On first impression, it might seem that there is a tension between the claim that panopticism makes the "gaze" on the poor "alert everywhere," and the argument that it keeps them "hidden" and "socially invisible."  In fact, there is irony here but no contradiction:  panoptic structures, whether they are prisons or leper colonies or places where the poor reside, can easily be both highly regulated or inspected and invisible to the larger society.  Indeed, if anything, the isolation and invisibility of such panoptic structures in the greater society is one of the features that contributes both to their disciplinary effectiveness and their moral insidiousness.

            In Harrington's account, the quarantining of the poor – in those places that are both unseen and highly controlled – paves a path to an even more individual type of isolation, in which the poor are separated in a way that begins to eat away at their personal identity.    Harrington gives the example of the “slum communities” that used to populate the Lower East Side in New York City, where the housing of the poor created almost complete isolation.  They become “huge, impersonal, bureaucratic environments” (Harrington, 149) due to the physical construction of housing projects, as well as the administrative control.  Harrington explains that “the administration is distant, and it represents powerful disciplinary authority.  There are many rules, constant checking on violations, and all of the formalities of the bureaucratic world…the result of this is a considerable amount of confusion and fear on the part of the project dweller.  How is he to cope with this distant, powerful authority?  How is he to find an identity in the huge concrete building?” (150).  The mechanisms that isolate the poor represent the way that society views them – as people who need to be controlled and held captive.  Housing is only one example of the physical and psychological isolation that completes the type of panopticism Foucault outlines.  These tactics all work towards a structure that makes poverty indefinite.

            Many people living in poverty go to work every day, just as wealthier sectors of society do, but they work in conditions that further entrench them in a panoptic structure.  The housing environments that Harrington describes illustrates that while the poor can remain invisible from society at large, they can be penetratingly inspected in other areas of their lives.  Foucault described Jeremy Bentham’s Panopticon as a prison where constant visibility insured permanent and working power. 

“Bentham laid down the principle that power should be visible and unverifiable.  Visible: the inmate will constantly have before his eyes the tall outline of the central tower from which he is spied upon.  Unverifiable: the inmate must never know whether he is being looked at at any moment; but he must be sure that he may always be so.” (Foucault, 5)

This precise architecture is only an example of a basic principle, however, “the diagram of a mechanism of power reduced to its ideal form” (Foucault, 7), which can be observed in many low-wage occupations.

            In most of her jobs, Ehrenreich experiences management that closely resembles the guards in the prison’s watchtower.  They are there to discipline.  “I still flinch to think that I spent all those weeks under the surveillance of men (and later women) whose job it was to monitor my behavior for signs of sloth, theft, drug abuse, or worse.” (Ehrenreich, 22)  Ehrenreich finds that many of her employers exploit the threat of surveillance, without their words necessarily being prognostic.  In describing her job as a maid, Ehrenreich explains, “Owners have been known to leave tape recorders going while we work.  Video cameras are another part of the lure…Whether any of this is true or not, Ted encourages us to imagine that we are under surveillance at all times in each house” (93). 

In his research and observation, Harrington also notices evidence of panoptic places of employment, such as at 80 Warren Street in New York City, the “slave market.”  “They have no contract rights, and the foreman is the absolute monarch.

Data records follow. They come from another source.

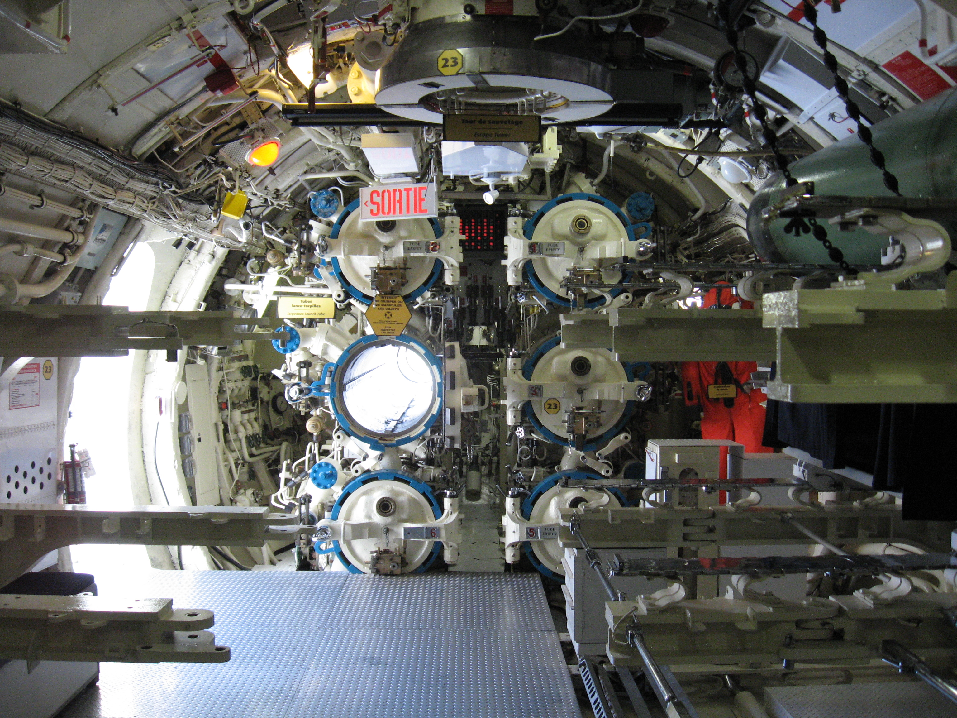 Salle des torpilles du NCSM Onondaga
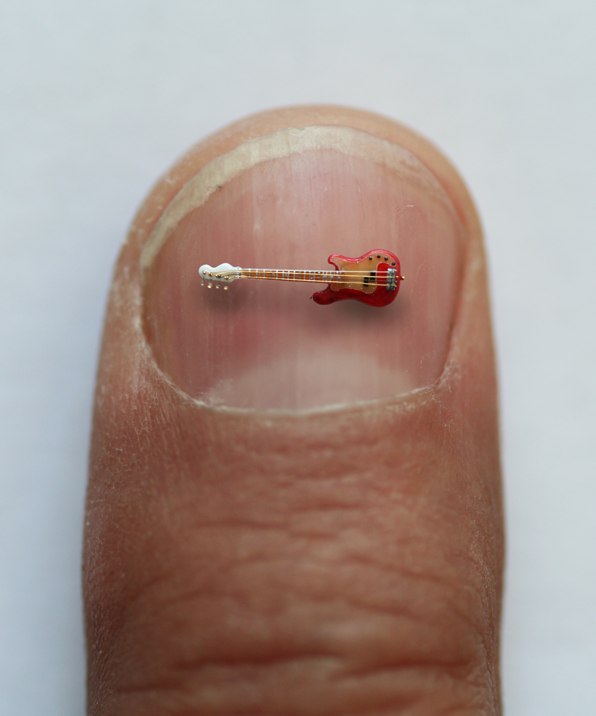 Миниатюрная копия бас-гитары группы Scorpions
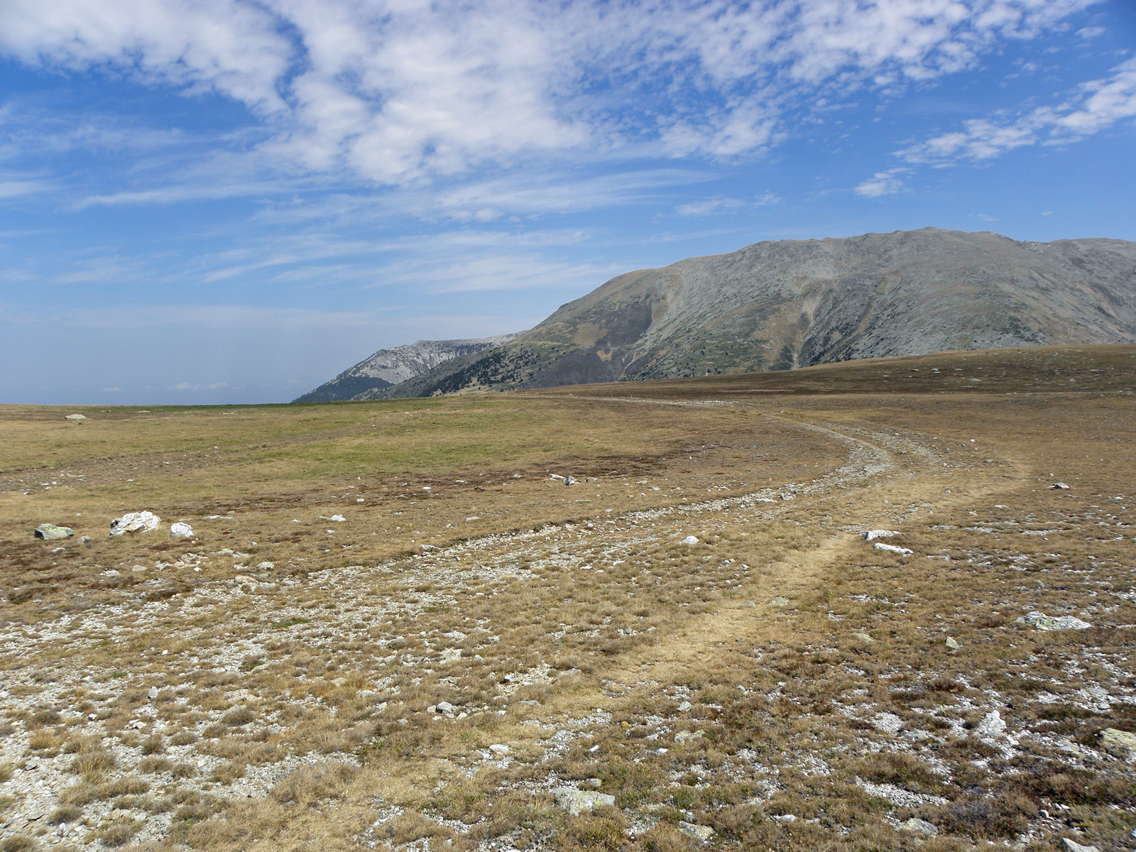 Pla Guillem
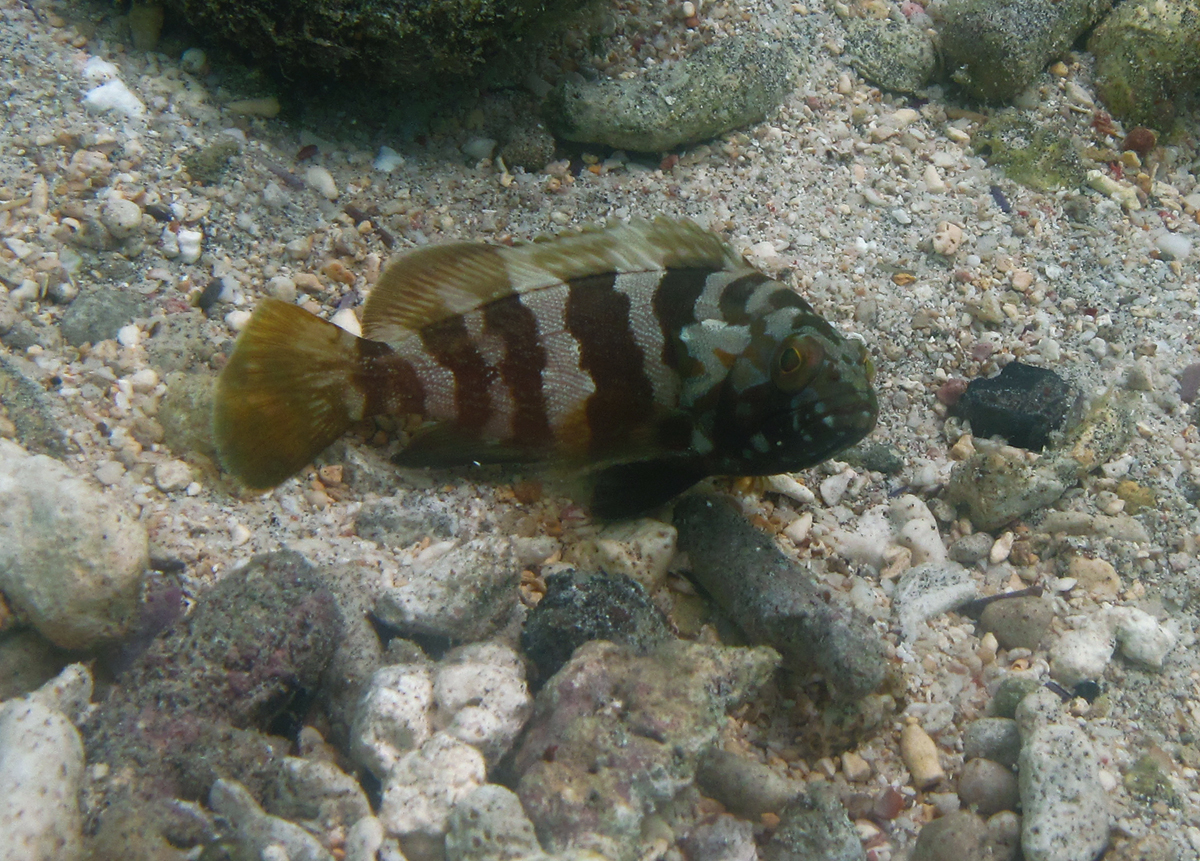 Un mérou juvénile, sans doute Epinephelus rivulatus à la Réunion.

Permission is required if a worker wants to go the bathroom.  A few are fired every day for insubordination.” (Harrington, 22) When he visited an artificial Christmas tree factory, Harrington found that workers can be exploited and treated poorly because they can be “kept in their place,” yet the workers recognized their victimization and described the conditions as slave-like. (Harrington, 26)       

            One woman in the Christmas tree factory – essentially sweatshop – became so upset over the horrible working conditions that she tried to organize her coworkers, but found that collective action among workers is deliberately unattainable in the panopticon.  “She tried to organize the shop.  A majority of the workers had signed cards asking for a union election, but the National Labor Relations Board had postponed the date.  The elections will never take place.  The Christmas-tree season is over.” (26)  Harrington explains that workers who have the cushion of a union are better off than those who don’t, but that the people who most need union protection are often the least likely to have it.  Panopticism makes unionization difficult, if not impossible.  Ehrenreich found that “Rules about ‘gossip,’ or even ‘talking,’ make it hard to air your grievances to peers or – should you be so daring – to enlist other workers in a group effort to bring about change, through a union organizing drive, for example” (209).  Ehrenreich states that the AFL-CIO estimates that ten thousand workers a year are fired for participating in union organizing.  Although this is technically illegal, companies have no problem finding loopholes – Walmart employees who have tried to unionize have been fired for breaking rules against profanity or other minor infractions. (Ehrenreich, 210)  Foucault explains that when people work in a panoptic environment, “there are no disorders, no theft, no coalitions, none of those distractions that slow down the rate of work, make it less perfect or cause accidents. The crowd, a compact mass, a locus of multiple exchanges…a collective effect, is abolished and replaced by a collection of separated individualities” (4).  If employees had the ability to improve the work environment, they would have a better chance of becoming more successful at their jobs, eventually having the ability to get an even higher-skilled occupation.  But the disciplinary model of employment does not only make workers good at their jobs, it keeps them in their jobs.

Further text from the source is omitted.